To ensure good entity resolution for any industry use case, two things must happen: one, the data must be correctly related to the same person or product, and two, the data regarding the person or the product must be accessible in a split second.
We looked at how entity resolution helps decode information connected to people, but what about product data?
9. How does entity resolution help with products?
When processing product data, it’s not uncommon for products to be duplicated because the title or description differs significantly.
Assume you plan to purchase a camera and search for “canon Ixus 285 black.”
These are the search results that crop up.
“Canon Ixus 285 Hs Black Compact Camera”, “Canon Ixus 285 HS black”, “Canon IXUS 285 HS 20,2 Megapixel Full HD Compact Camera, 25–300 mm “, “Canon Ixus 285 HS BLACK 20,2 “, “Canon IXUS 285 HS Essential Kit black “, “Canon Ixus PowerShot 285 HS (Black) “
But all you just wanted to see was the Canon Ixus 285 black model and not six different Canon Models.
With entity resolution, the details of only the model you searched for comes up in the catalog and not six other products helping your search get accurate, faster, and better.

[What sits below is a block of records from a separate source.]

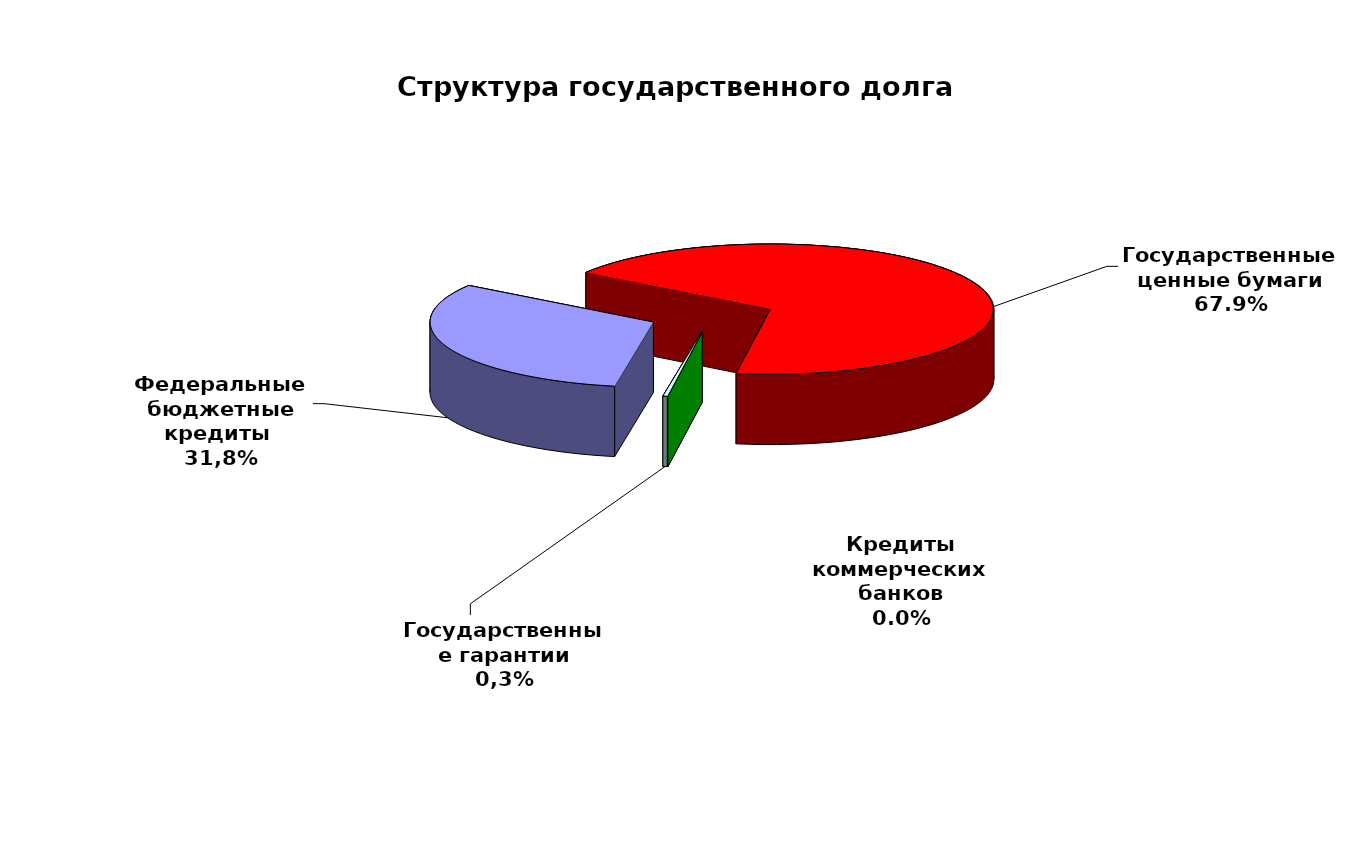
| Category | Series 0 |
|---|---|
| Федеральные бюджетные кредиты  | 19957026.213 |
| Государственные ценные бумаги | 42700000 |
| Кредиты коммерческих банков | 0 |
| Государственные гарантии | 200735.9 |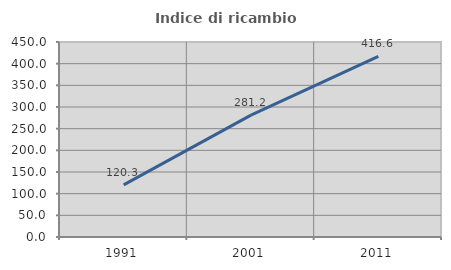
| Category | Indice di ricambio occupazionale  |
|---|---|
| 1991.0 | 120.253 |
| 2001.0 | 281.197 |
| 2011.0 | 416.598 |

Entity resolution is a necessity for the success of a business. Entity resolution backed with serverless technology is even better.
With serverless technology, you can scale entity resolution to handle large-scale requests and, at the same time, maintain speed.
When done correctly, entity resolution allows you to have all of the information you need at your fingertips. With this single source of truth, you can make split-second decisions, cater to customer needs, assess business needs, and derive insights from every segment of your business, effectively increasing your enterprise value exponentially.